Tagged: self improvement

Relation Coach

If you know me, I rarely have strong emotions or feelings towards someone or opinion. It takes a lot to make me dislike someone. But, I had a quite strong opinion towards some relationship coach today.

I have been watching some relationship coaching videos and been working on myself. I am a firm believer of retrospection and don’t do anything that you don’t want your partner to do. Work on yourself, because your own behavior is the only thing you can control.

However, I have come across a couple of one of those “relationship coach”‘s videos. By using the quotes, you can probably guess my opinion of this guy. Let me put it this way, he claims to be a relationship coach for men. Absolutely nothing wrong with that, and I am sure there are a lot of men frustrated with their love life, relationships and desperately need help and advice, just like there are tons of women needing the same thing. I have listened to a few coaches for women, and more or less agreed to their approach, work on yourself, don’t be needy, build your own life, work on being comfortable in your own skin and learn to love yourself and Mr. Right will come along naturally. However, the very first video I heard about this men’s coach, I was so shocked, and I felt my blood pressure rising. I held myself together, listened through the entire video. When I was asked what I thought about the video, I said I do not like this guy’s point of view, and I do not agree to him one bit.

To summarize his point of view, women are either mentally unstable or are gold diggers.

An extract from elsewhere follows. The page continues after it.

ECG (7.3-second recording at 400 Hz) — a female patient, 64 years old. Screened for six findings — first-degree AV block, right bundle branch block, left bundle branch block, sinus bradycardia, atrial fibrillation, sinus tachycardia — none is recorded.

Women date up, meaning we look for men that are more successful, have more money, more power, whatever women are after. But when things don’t work out, women takes whatever and men get screwed over. All men should think twice before dating, don’t invest in much of your time, your money, be careful throughout a relationship so they don’t get hurt.

OK, if you are a guy reading this, you may laugh, you may say this is true. If you are a woman like me, you probably feel as insulted as I did. First of all, I do not agree that women are mentally unstable or gold diggers. If so, guys, you would be way better off just don’t date at all. The rest of his point of view is very biased. At the end of the day, it’s quite equal between genders. There is no need to bash one gender because you are “coaching” the other gender. Also, I feel what he is doing is catering to a specific group of men, who may have had rough relationships before. Maybe they dated the wrong women, maybe there is something seriously wrong that they have been doing but refused to look at their own behavior or always have endless excuses why their behavior was justified. His approach was quite clear to me, have you been hurt in a previous relationship? This is why, because women are evil, and they are after your money. You need to look out for these signs, because even the sweetest woman will eventually show her true color, and at that time, you will be happy that you listened to me that you protected yourself and never invested in too much emotionally or financially.

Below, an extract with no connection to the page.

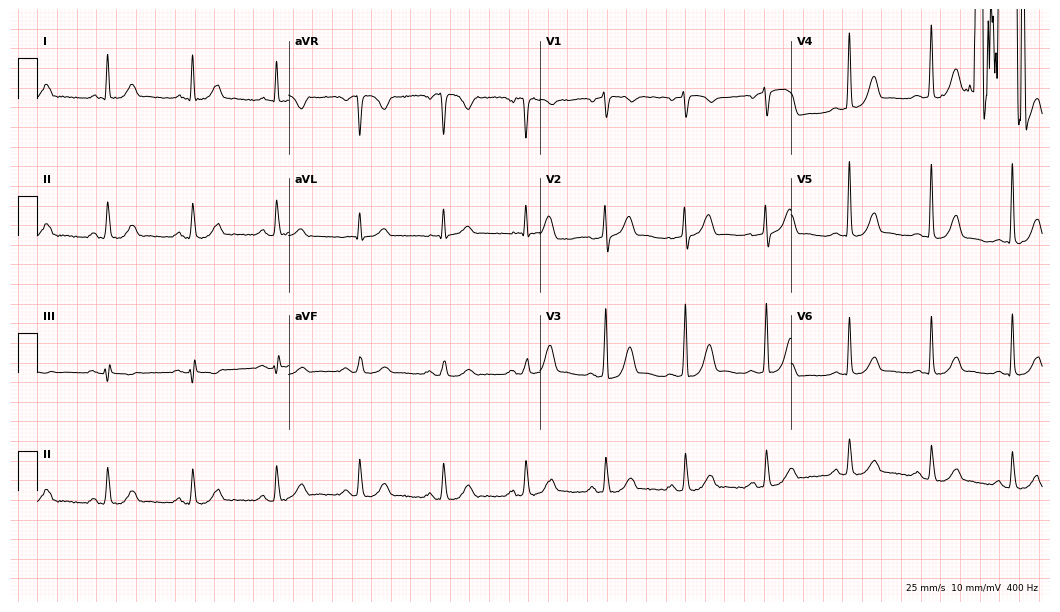
Standard 12-lead ECG recorded from a male, 65 years old (10.2-second recording at 400 Hz). Read as a normal ECG.

This approach is so wrong in so many different levels.

First off, he is teaching men to be in an unfair relationship. If the girl he is dating isn’t investing herself in the relationship, fine, neither one is probably well protected, no one would be hurt if things go south. But, is there actually a relationship? Both parties keep one foot in, one foot out, no trust, constantly calculating, watching. That is not a relationship, that is torture. I can safely conclude that this sort of relationship will not work.

Secondly, say the girl is invested, went all in emotionally, maybe even financially into this relationship. The guy is keeping his distance, looking at her under X-ray goggles, examining what’s going on in her head, what is she after really. It’s just a matter of time for this relationship to end. Maybe he is not going to hurt, but she certainly will be, hurt deeply. This is not a balanced relationship. I don’t think even this man would want to trade places with her. This kind of relationship will fail, and not in a good way. So what’s the point of getting into one like this in the first place?

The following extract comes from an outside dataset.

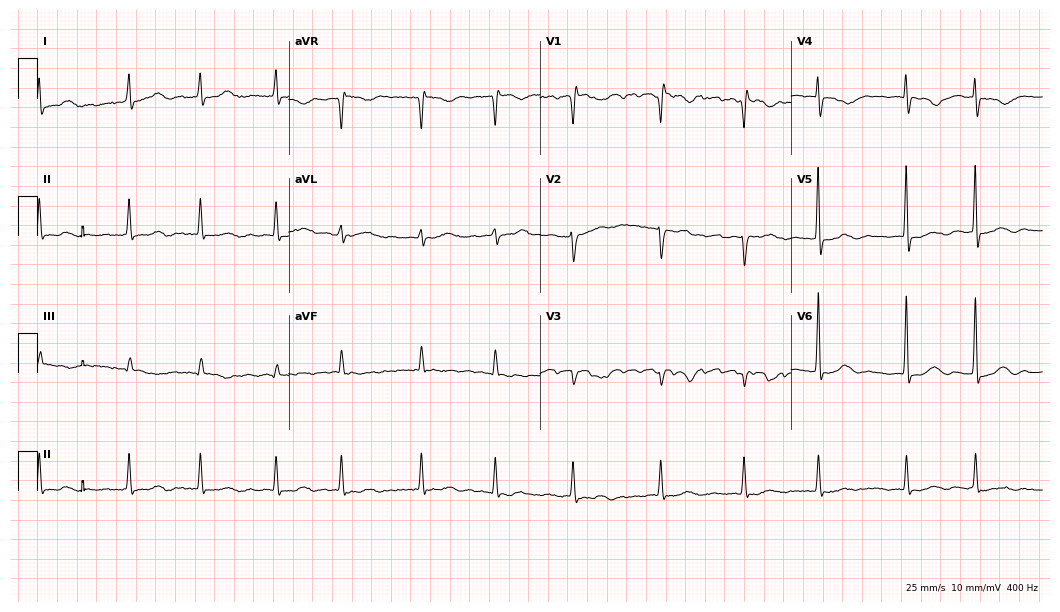
Electrocardiogram, a female patient, 79 years old. Of the six screened findings (first-degree AV block, right bundle branch block, left bundle branch block, sinus bradycardia, atrial fibrillation, sinus tachycardia), none is recorded. Other findings, if any, are not listed.

Thirdly, since whatever relationship this man is getting into is doomed anyway, what happens when it does end? This man goes back to this coach, yes you are right, all women are evil, things never work out, teach me more, teach me what else women are going to do to me. Chi-ching, more money to the coach.

At the end of the day, what upset me wasn’t just that he was bashing women unfairly, and biased, but also, he is setting people up for failure. People listen to this kind of coaching will never find a good woman and a meaningful relationship that will last for life. The coach isn’t teaching the individual how to be a man, how to be a better self and naturally attract the higher quality women. These people will not look at their own weaknesses and flaws and they will bound to repeat the same course of relationships, because they still attract the same women.

I love some other coaches’ videos, because they either teach either gender how to work on themselves, what are the common flaws of certain gender and how to overcome them. Or they teach both sides to be open, honest, brave and discuss emotions and feelings, put themselves in their partner’s shoes and really look at what they could be doing instead to avoid or solve conflicts.

A healthy relationship has to be a balanced and equal relationship. If only one person retrospect their behavior and improves themselves, it is just a matter of time for the two to fall apart. I really hope everyone to be able to say, from the bottom of their heart, if I traded place with my partner, I would want her / him to do the same thing to me.